A nurse was on the line. Your wife is dying, she said. You must come to see her right away. There isn't much time left.
Tholley insisted he had no wife. But he recalled the woman he had met and thought: Could this be Fatu Turay?
By the time he got to the treatment center, her body had already been removed for burial. The baby boy was nowhere to be found. In the nurses' hands, though, was the sheet of paper with Tholley's information on it; Fatu Turay had clutched it as she lay dying, alone.
The Ebola epidemic killed nearly 4,000 Sierra Leoneans and left thousands of orphans. Some were placed with other family members or with neighbors who took them in. The rush to isolate and treat the sick, though, meant many were too fearful to take in the children whose parents had succumbed to the deadly virus.

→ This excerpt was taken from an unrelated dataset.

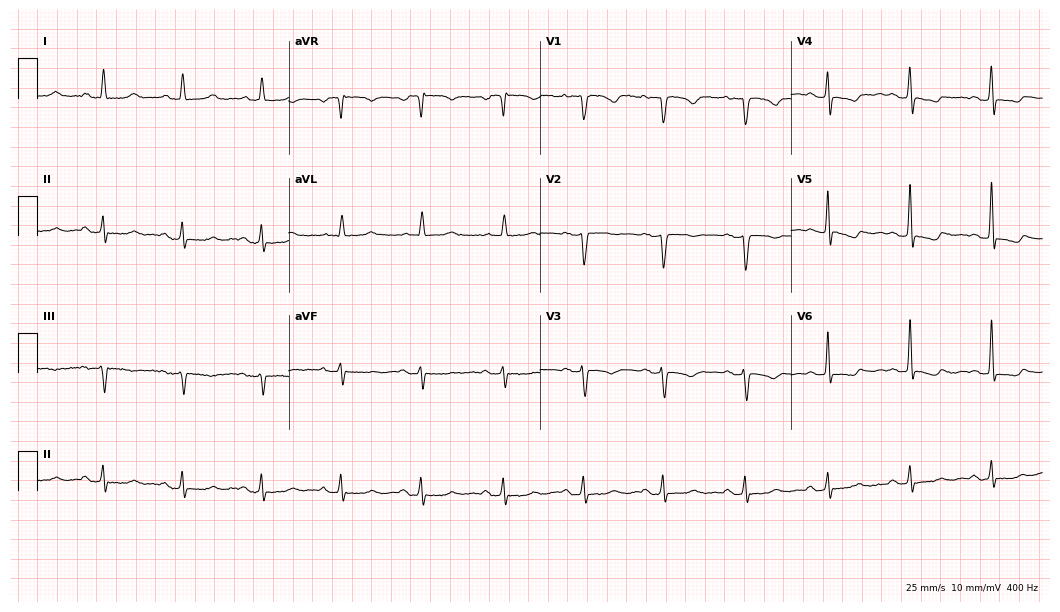
Electrocardiogram, a 52-year-old woman. Of the six screened findings (first-degree AV block, right bundle branch block (RBBB), left bundle branch block (LBBB), sinus bradycardia, atrial fibrillation (AF), sinus tachycardia), none is recorded.

Baby Turay, now only about 2 weeks old, was brought to a hospital in the capital, free of Ebola but still fighting for his life. He had no mother to nurse him and no one had money to buy him formula. When he wailed out of hunger, the nurses would inflate empty surgical gloves and tie them shut so he could suck on the fingers for comfort.
Tholley eventually located the boy and went to see him. The nurses pleaded with him: If not you, then who will take this child? Without a parent, he will die.
Tholley was working long hours. How could he care for a sick child? And yet the little boy's fragility stuck with him even as he continued to treat other patients. The little boy's ribs protruded through his skin. His tiny feet bore scars from the harsh disinfectant used to clean the Ebola wards where he got his start in life.
"I kept thinking of this boy and how at his young age he had no one else," he says.
He approached his own mother, Josephine Kadie Bangura, a former maternity ward nurse. Could he become a father? At first, she was frightened. Had the boy tested negative? Was it possible he had contracted the virus from his mother?
She had raised two sons and two daughters of her own, and knew a thing or two about babies. Her heart melted.
With his family's support, Tholley decided to adopt the boy. He left the nurses at the hospital with about $200 to care for the child until arrangements could be made.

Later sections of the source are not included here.